WHAT IS EXPECTED:
Set out exactly every line of the entries below, starting at the line that holds "torrent des encombres" and stopping after the line that holds "du Château de Rémicourt à Villers-les-Nancy.".

DATA RECORDS:

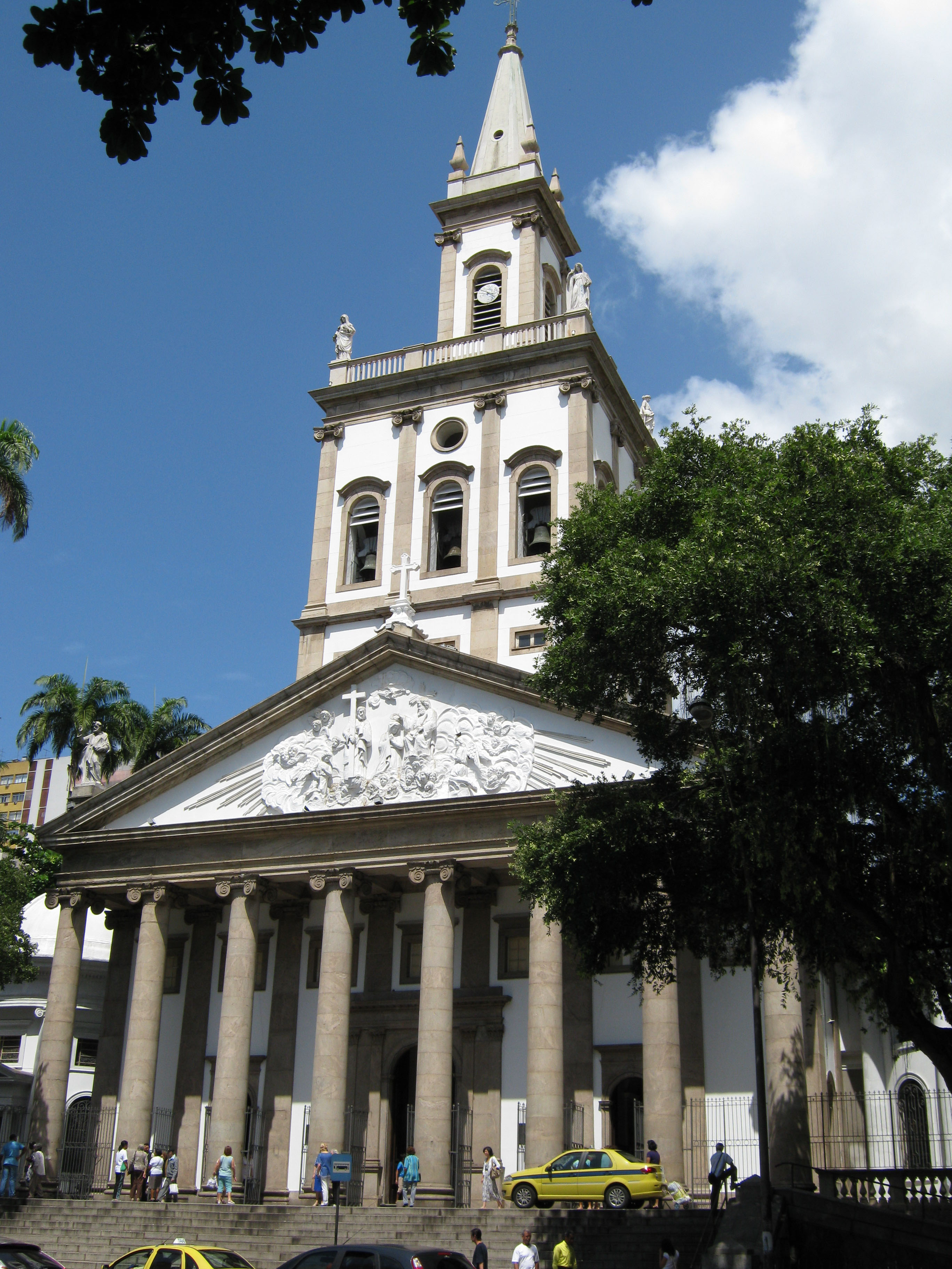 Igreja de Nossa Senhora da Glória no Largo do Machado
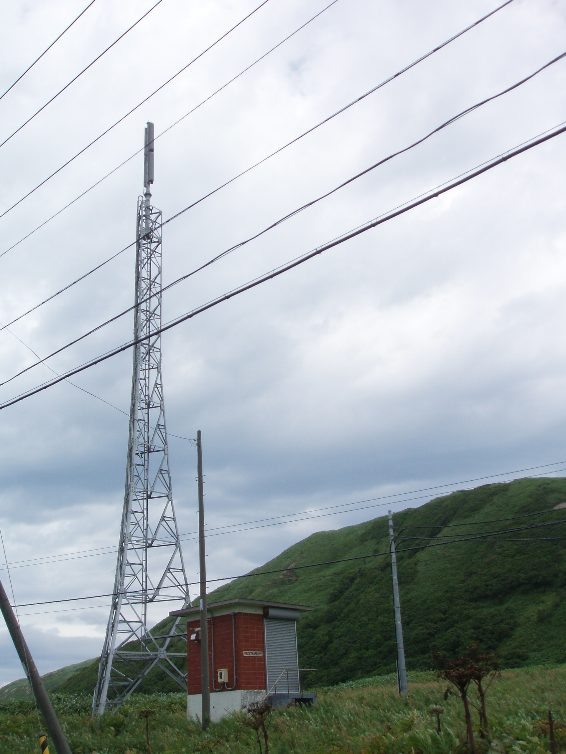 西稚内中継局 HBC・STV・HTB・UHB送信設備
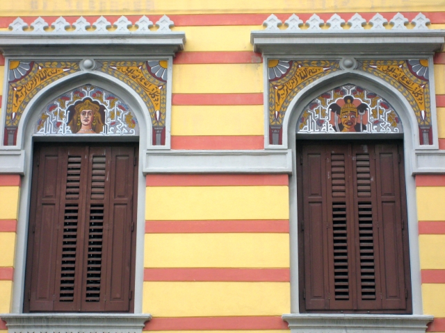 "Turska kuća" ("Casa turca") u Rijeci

---

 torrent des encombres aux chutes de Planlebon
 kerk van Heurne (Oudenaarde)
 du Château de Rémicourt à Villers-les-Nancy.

PROBLEM SOLUTION:
 torrent des encombres aux chutes de Planlebon
 kerk van Heurne (Oudenaarde)
 du Château de Rémicourt à Villers-les-Nancy.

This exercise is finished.